What the exercise asks: Reproduce the entries below exactly, but only from the line containing "Río Chocancharava junto" to the line containing "Obrázek schématicky znázorňuje", inclusive.

*** Opening of Material supplied ***

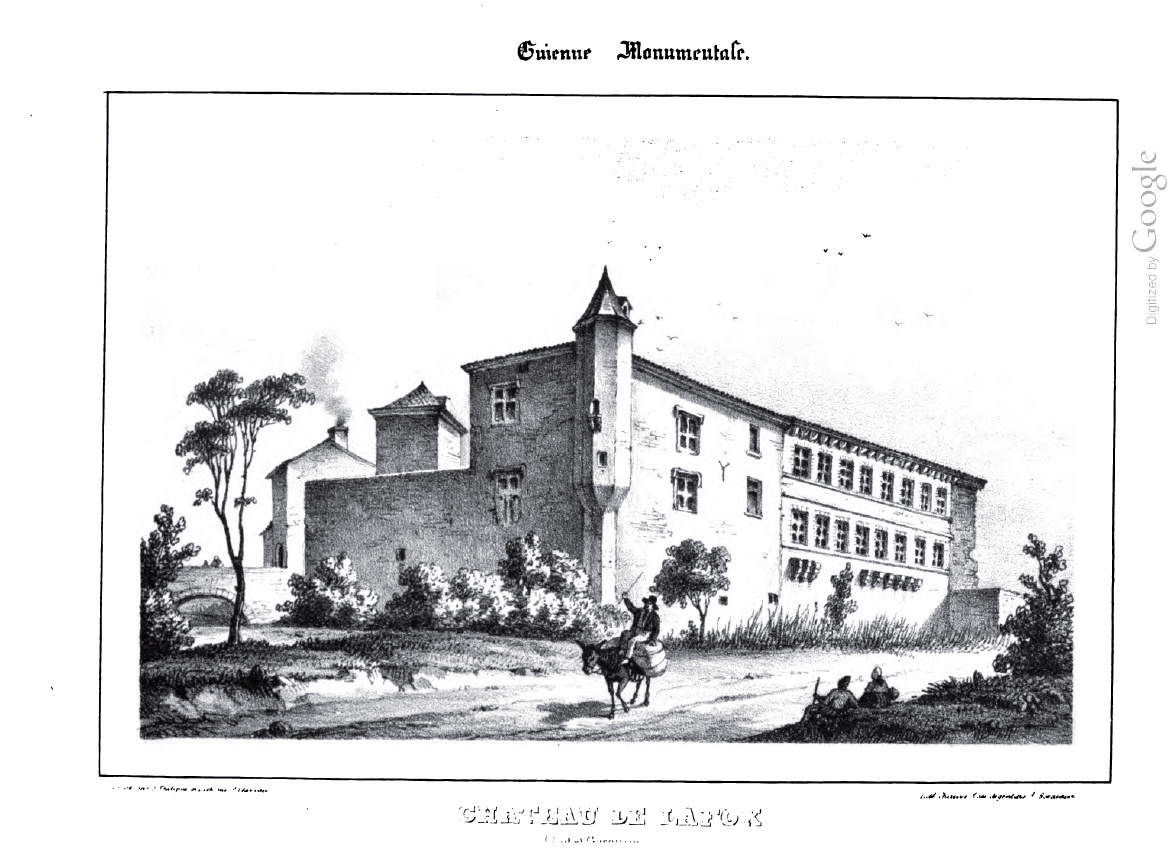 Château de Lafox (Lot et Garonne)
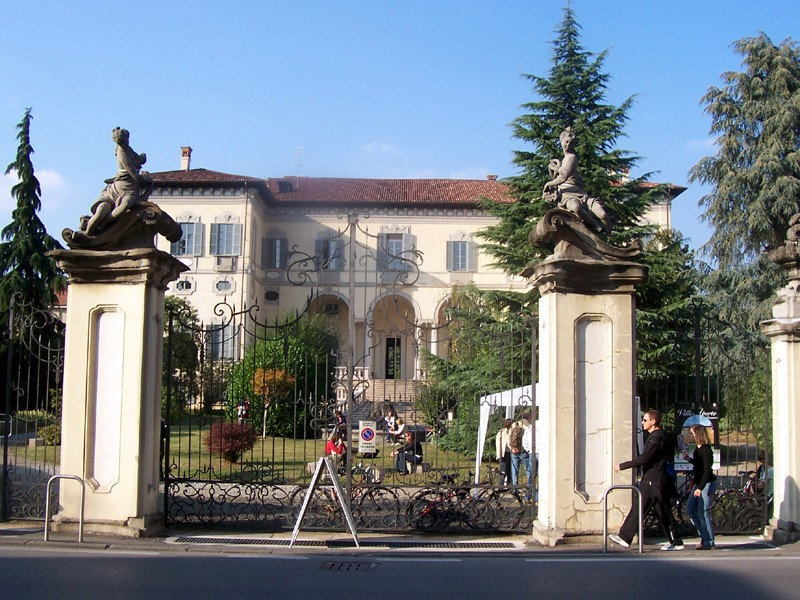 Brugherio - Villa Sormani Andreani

*** Close of Material supplied ***
*** Opening of Material supplied ***

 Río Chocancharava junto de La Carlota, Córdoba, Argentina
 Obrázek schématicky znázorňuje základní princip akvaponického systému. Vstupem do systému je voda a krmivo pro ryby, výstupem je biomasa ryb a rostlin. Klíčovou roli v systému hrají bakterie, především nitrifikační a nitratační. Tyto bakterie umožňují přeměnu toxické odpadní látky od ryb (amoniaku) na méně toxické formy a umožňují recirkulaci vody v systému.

*** Close of Material supplied ***

Result of this exercise:
 Río Chocancharava junto de La Carlota, Córdoba, Argentina
 Obrázek schématicky znázorňuje základní princip akvaponického systému. Vstupem do systému je voda a krmivo pro ryby, výstupem je biomasa ryb a rostlin. Klíčovou roli v systému hrají bakterie, především nitrifikační a nitratační. Tyto bakterie umožňují přeměnu toxické odpadní látky od ryb (amoniaku) na méně toxické formy a umožňují recirkulaci vody v systému.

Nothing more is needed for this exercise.